The cation that will not be precipitated by $$H_2S$$ in the presence of dil HCl is:

First, let us recall the basic idea used in salt-analysis. The precipitation of metal sulphides is brought about by passing hydrogen sulphide gas $$H_2S$$ through the solution containing the cation. The required sulphide ion concentration $$[S^{2-}]$$ is obtained from the dissociation

$$H_2S \; \rightleftharpoons \; 2H^+ \;+\; S^{2-}$$

The equilibrium expression is

$$K_a = \dfrac{[H^+]^2\,[S^{2-}]}{[H_2S]}.$$

Now, if we add dilute hydrochloric acid, we increase $$[H^+]$$. According to Le-Chatelier’s principle the equilibrium shifts to the left, thereby decreasing $$[S^{2-}]$$. Only those metal ions whose sulphides have extremely small solubility-product constants $$K_{sp}$$ can still get the necessary $$S^{2-}$$ and precipitate in this acidic medium. These ions constitute Group II of qualitative analysis.

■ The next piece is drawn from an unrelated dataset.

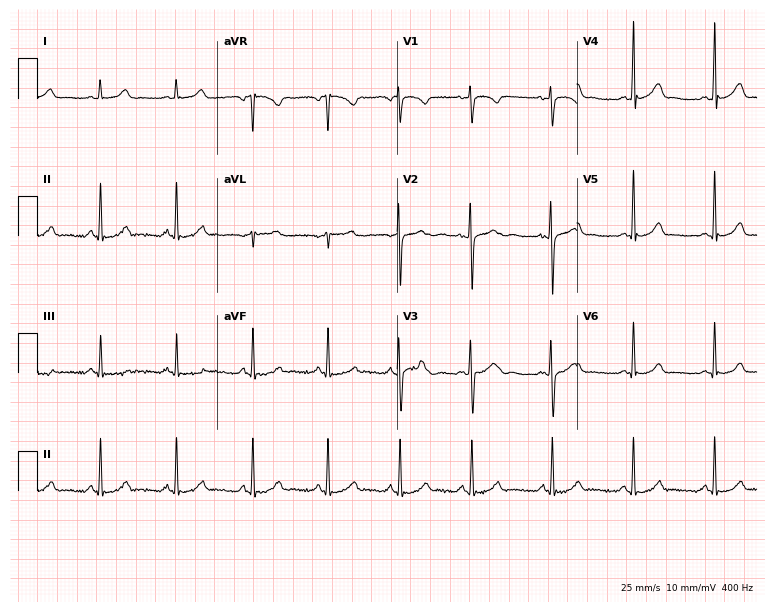
12-lead ECG from an 18-year-old female patient. Recorded interpretation: within normal limits.
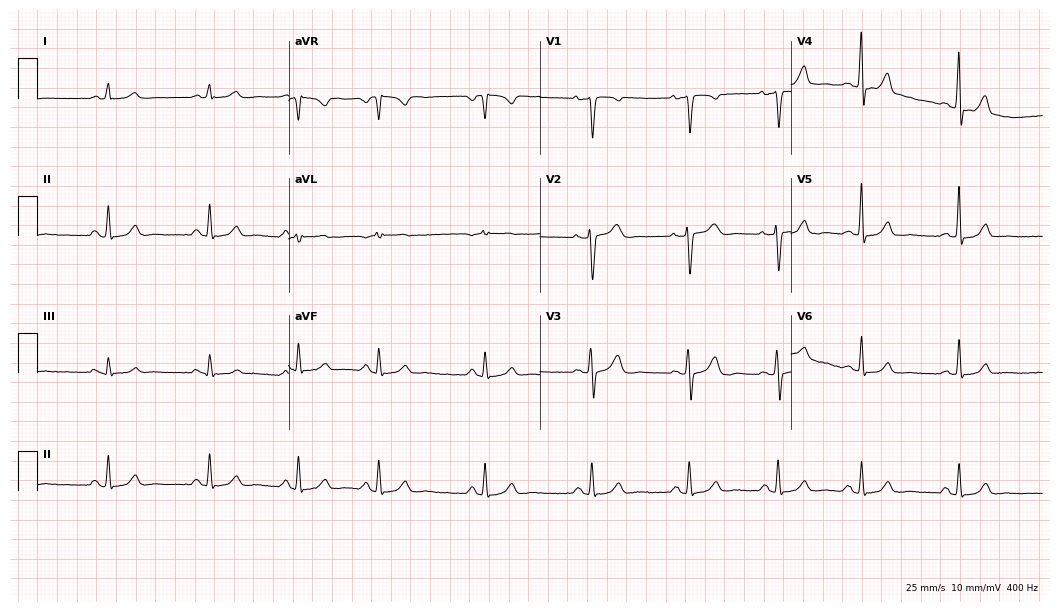
ECG — a female patient, 33 years old. Screened for six findings — first-degree AV block, right bundle branch block, left bundle branch block, sinus bradycardia, atrial fibrillation, sinus tachycardia — none is recorded.

The two sub-groups of Group II are

Group II A : $$Cu^{2+},\, Cd^{2+},\, Pb^{2+},\, Bi^{3+},\, Hg^{2+}\ ($$ and similar $$)$$

Group II B : $$As^{3+},\, As^{5+},\, Sb^{3+},\, Sb^{5+},\, Sn^{2+},\, Sn^{4+}.$$

All of these have very low $$K_{sp}$$ values for their sulphides, so they are precipitated by $$H_2S$$ even in the presence of dilute $$HCl$$.

Let us now examine the cations given in the options:

$$\begin{aligned} \text{Option A } & : Co^{2+} \\ \text{Option B } & : As^{3+} \\ \text{Option C } & : Pb^{2+} \\ \text{Option D } & : Cu^{2+} \end{aligned}$$

$$Co^{2+}$$ belongs to Group IV. The sulphide $$CoS$$ has a comparatively large solubility-product constant. In the acidic medium produced by dilute $$HCl$$, the concentration $$[S^{2-}]$$ becomes far smaller than that required to exceed $$K_{sp}(CoS)$$. Hence the ionic product

$$I.P = [Co^{2+}]\,[S^{2-}]$$

never reaches $$K_{sp}(CoS)$$ and no precipitate forms.

In contrast, $$As^{3+},\, Pb^{2+}$$ and $$Cu^{2+}$$ all have sulphides with such tiny $$K_{sp}$$ values that even the suppressed $$[S^{2-}]$$ in acidic medium is enough to satisfy

$$[M^{n+}]\,[S^{2-}] \ge K_{sp}(MS)$$

and their sulphides $$As_2S_3,\, PbS,$$ and $$CuS$$ respectively do precipitate.

Therefore, among the four ions only $$Co^{2+}$$ fails to precipitate with $$H_2S$$ in the presence of dilute $$HCl$$.

Hence, the correct answer is Option A.